From e77ad574233b779519a253c6f58197c339e9100a Mon Sep 17 00:00:00 2001
From: Adin Scannell <ascannell@google.com>
Date: Tue, 7 Jan 2020 17:25:18 -0800
Subject: Fix partial_bad_buffer write tests.

The write tests are fitted to Linux-specific behavior, but it is not
well-specified.

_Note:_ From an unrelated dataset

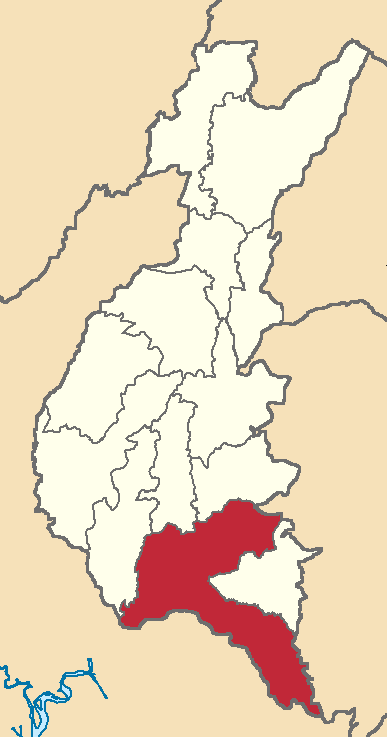 Mapa localizador del cantón en Los Ríos, Ecuador

Tweak the tests to allow for both acceptable outcomes.

PiperOrigin-RevId: 288606386
---
 test/syscalls/linux/partial_bad_buffer.cc | 138 ++++++++++++++----------------
 1 file changed, 64 insertions(+), 74 deletions(-)

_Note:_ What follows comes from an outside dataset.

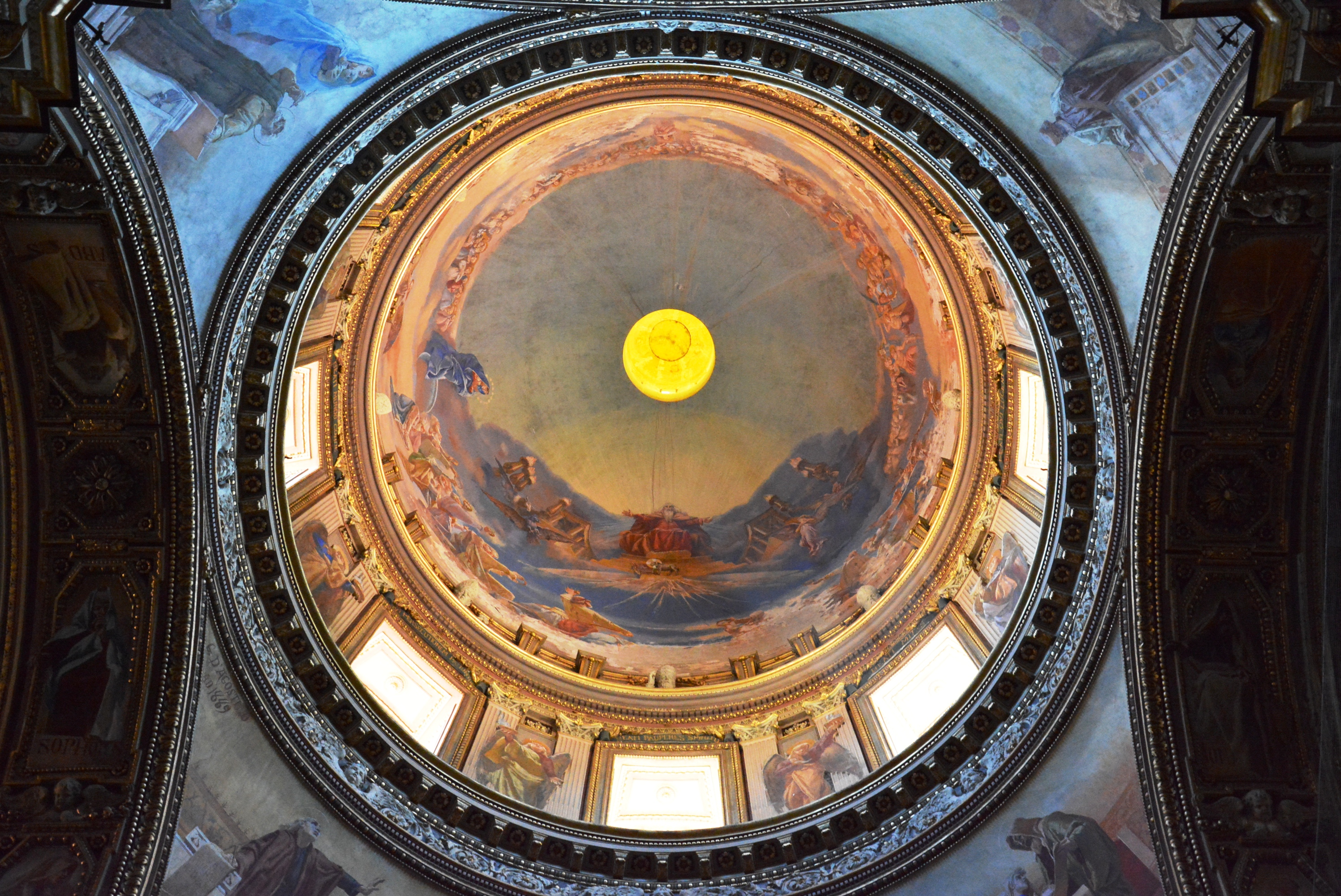 Cattedrale di Maria Santissima Assunta a Castellamma di Stabia

diff --git a/test/syscalls/linux/partial_bad_buffer.cc b/test/syscalls/linux/partial_bad_buffer.cc
index 33822ee57..df7129acc 100644
--- a/test/syscalls/linux/partial_bad_buffer.cc
+++ b/test/syscalls/linux/partial_bad_buffer.cc
@@ -18,7 +18,9 @@
 #include <netinet/tcp.h>
 #include <sys/mman.h>
 #include <sys/socket.h>
+#include <sys/stat.h>
 #include <sys/syscall.h>
+#include <sys/types.h>
 #include <sys/uio.h>
 #include <unistd.h>
 
@@ -62,9 +64,9 @@ class PartialBadBufferTest : public ::testing::Test {
     // Write some initial data.
     size_t size = sizeof(kMessage) - 1;
     EXPECT_THAT(WriteFd(fd_, &kMessage, size), SyscallSucceedsWithValue(size));
-
     ASSERT_THAT(lseek(fd_, 0, SEEK_SET), SyscallSucceeds());
 
+    // Map a useable buffer.
     addr_ = mmap(0, 2 * kPageSize, PROT_READ | PROT_WRITE,
                  MAP_PRIVATE | MAP_ANONYMOUS, -1, 0);
     ASSERT_NE(addr_, MAP_FAILED);
@@ -79,6 +81,15 @@ class PartialBadBufferTest : public ::testing::Test {
     bad_buffer_ = buf + kPageSize - 1;
   }
 
+  off_t Size() {
+    struct stat st;
+    int rc = fstat(fd_, &st);
+    if (rc < 0) {
+      return static_cast<off_t>(rc);
+    }
+    return st.st_size;
+  }
+
   void TearDown() override {
     EXPECT_THAT(munmap(addr_, 2 * kPageSize), SyscallSucceeds()) << addr_;
     EXPECT_THAT(close(fd_), SyscallSucceeds());
@@ -165,97 +176,99 @@ TEST_F(PartialBadBufferTest, PreadvSmall) {
 }
 
 TEST_F(PartialBadBufferTest, WriteBig) {
-  // FIXME(b/24788078): The sentry write syscalls will return immediately
-  // if Access returns an error, but Access may not return an error
-  // and the sentry will instead perform a partial write.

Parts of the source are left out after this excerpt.